▶ EXERCISE: Below are records with pictures in them. Output exactly the lines from the one with "Answer: (E) none: no tumour is outlined" through the one with "A 0.93-mm field", both included, and leave every picture out; give only those lines.

[Items listed in a dataset]

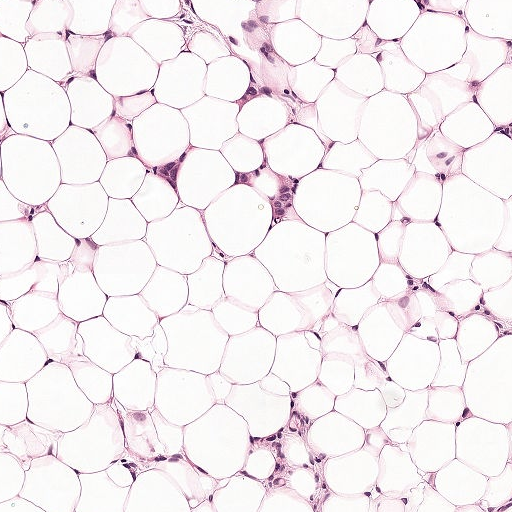
A 0.5-mm field of an H&E-stained sentinel lymph node from a breast-cancer patient (whole-slide image), shown at about 10×, about 0.97 µm per pixel.
Question: Which parts of this field are metastatic tumour? Answer with the outline of each region, in pixels.
Answer: Boundaries of four metastatic tumour regions, simplified and listed clockwise, largest first: region 1: (296, 392), (299, 392), (303, 418), (330, 484), (333, 510), (297, 511), (280, 489), (248, 476), (237, 461), (242, 441), (285, 412); region 2: (258, 160), (298, 170), (298, 180), (290, 212), (276, 222), (268, 220), (265, 211), (266, 191), (273, 177), (268, 173), (261, 174), (249, 187), (236, 186), (229, 182), (230, 175), (238, 167), (251, 168); region 3: (190, 139), (197, 139), (197, 146), (183, 178), (182, 201), (142, 166), (144, 163), (159, 159), (173, 148); region 4: (511, 431), (511, 511), (502, 511), (503, 506), (505, 501), (506, 485), (508, 477), (508, 445), (506, 445), (506, 441), (510, 435).
Tumour covers about 5% of the frame.
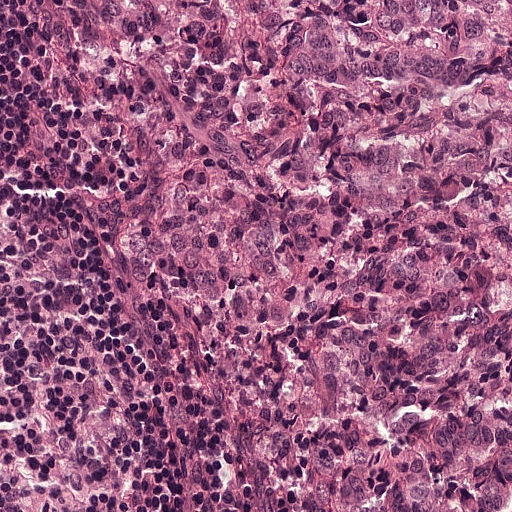
This is a crop of a whole-slide image: an H&E-stained breast-cancer sentinel lymph node section at roughly 20× magnification (about 0.49 µm per pixel; the crop spans about 0.25 mm).
Question: Where is the metastatic tumour in this field?
Answer: Tumour region outline (a closed clockwise path, crop pixels): (52, 0), (511, 0), (511, 511), (262, 511), (211, 368), (190, 348), (190, 307), (170, 256), (150, 236), (150, 196), (120, 165), (110, 114).
About 70% of the image area is annotated as tumour.
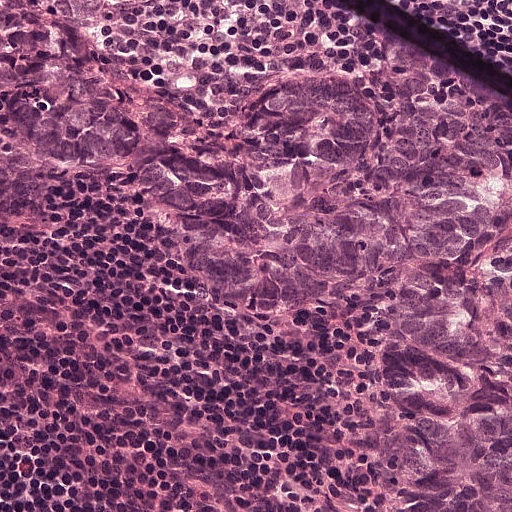
Lymph node section stained with H&E, from a whole-slide image of a breast-cancer sentinel node. Magnification about 20×, about 0.25 mm across the frame, about 0.49 µm per pixel.
Two metastatic tumour regions, each outlined as a closed clockwise path in crop pixels (x, y), largest first: region 1: (0, 27), (77, 58), (107, 56), (138, 86), (178, 102), (223, 104), (272, 78), (325, 73), (511, 117), (511, 249), (492, 258), (484, 298), (486, 331), (511, 346), (511, 511), (408, 511), (373, 418), (384, 338), (364, 314), (240, 321), (210, 310), (117, 184), (0, 138); region 2: (0, 0), (117, 0), (116, 8), (114, 8), (102, 24), (72, 24), (68, 22), (54, 22), (46, 18), (38, 18), (32, 16), (32, 13), (7, 13), (0, 9).
Tumour covers about 45% of the frame.
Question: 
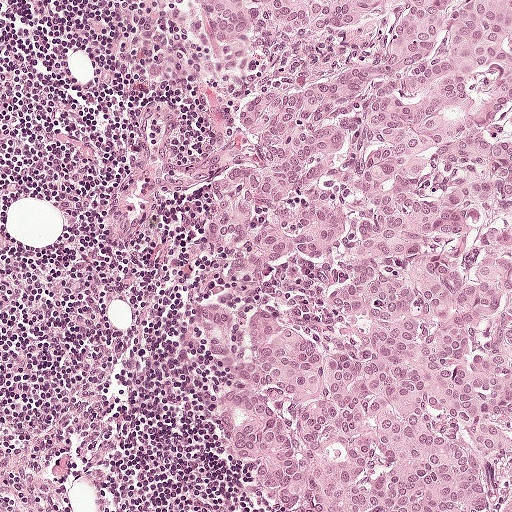
A 0.5-mm field of an H&E-stained sentinel lymph node from a breast-cancer patient (whole-slide image), shown at about 10×, about 0.97 µm per pixel.
What fraction of the image area is metastatic tumour?

Choices:
 (A) about 10% to 20%
 (B) none: no tumour is outlined
 (C) about 50% or more
 (D) about 25% to 45%
 (E) about 5% or less

Answer: (C) about 50% or more
About 60% of the field is tumour.
Tumour region outline (a closed clockwise path, crop pixels): (192, 0), (511, 0), (511, 511), (250, 502), (226, 456), (240, 388), (195, 326), (230, 289), (208, 224), (214, 187), (166, 198), (135, 246), (103, 230), (146, 161), (146, 110), (173, 114), (175, 166), (204, 158), (210, 36).
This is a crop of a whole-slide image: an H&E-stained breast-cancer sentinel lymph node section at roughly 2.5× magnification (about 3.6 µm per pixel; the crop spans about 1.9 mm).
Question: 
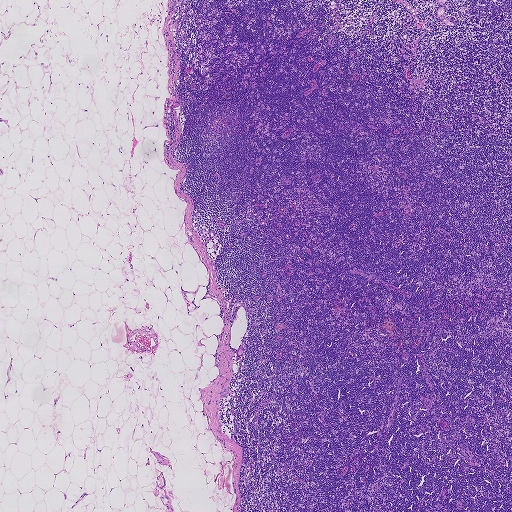
Roughly what share of this field is metastatic tumour?

Choices:
 (A) about 5% or less
 (B) about 10% to 20%
 (C) about 50% or more
 (D) about 25% to 45%
 (E) none: no tumour is outlined

Answer: (E) none: no tumour is outlined
No metastatic tumour is outlined in this field.
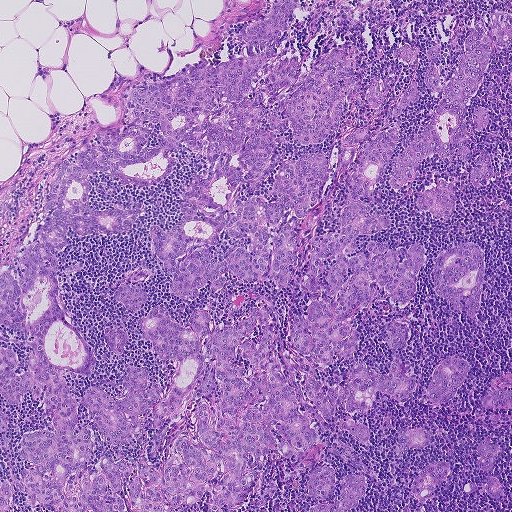
A 0.93-mm field of an H&E-stained sentinel lymph node from a breast-cancer patient (whole-slide image), shown at about 5×, about 1.8 µm per pixel.
Boundaries of eight metastatic tumour regions, simplified and listed clockwise, largest first: region 1: (506, 12), (511, 23), (511, 42), (503, 48), (493, 45), (464, 116), (470, 141), (466, 144), (470, 152), (467, 162), (462, 162), (454, 151), (447, 158), (432, 156), (423, 160), (417, 177), (402, 189), (393, 189), (388, 181), (390, 164), (418, 134), (445, 96), (438, 99), (430, 93), (424, 80), (429, 47), (440, 45), (434, 63), (443, 85), (465, 53), (464, 44), (470, 28), (475, 28), (477, 22), (487, 32), (492, 16); region 2: (467, 242), (477, 244), (481, 248), (484, 259), (483, 292), (476, 312), (477, 323), (463, 312), (453, 308), (437, 294), (433, 289), (433, 284), (433, 268), (436, 258), (443, 250); region 3: (457, 356), (466, 362), (469, 366), (469, 372), (453, 400), (449, 403), (428, 404), (420, 404), (418, 399), (424, 394), (435, 370), (441, 361); region 4: (441, 177), (452, 182), (454, 206), (453, 214), (448, 219), (441, 217), (434, 219), (429, 212), (422, 212), (416, 206), (413, 198), (416, 191), (430, 188); region 5: (356, 473), (366, 480), (366, 491), (357, 505), (349, 511), (310, 511), (313, 506), (318, 504), (334, 502), (342, 479), (345, 475); region 6: (435, 462), (446, 462), (449, 465), (449, 470), (445, 480), (436, 487), (435, 492), (423, 502), (417, 502), (410, 493), (411, 484), (420, 470); region 7: (486, 438), (489, 443), (494, 444), (498, 448), (500, 453), (492, 468), (491, 473), (503, 486), (501, 497), (496, 499), (487, 493), (485, 488), (488, 472), (482, 471), (478, 468), (476, 462), (480, 458), (476, 449), (481, 439); region 8: (402, 425), (411, 430), (422, 428), (428, 430), (431, 434), (433, 444), (417, 448), (408, 447), (408, 452), (399, 457), (395, 454), (398, 443), (397, 426).
One more tumour region is annotated but not outlined: its edge is too irregular for a short outline.
11 more, smaller tumour regions are not outlined.
Four more small tumour pieces are annotated here but not outlined.
About 50% of the image area is annotated as tumour.

▶ PROBLEM SOLUTION:
Answer: (E) none: no tumour is outlined
No metastatic tumour is outlined in this field.
A 0.93-mm field of an H&E-stained sentinel lymph node from a breast-cancer patient (whole-slide image), shown at about 5×, about 1.8 µm per pixel.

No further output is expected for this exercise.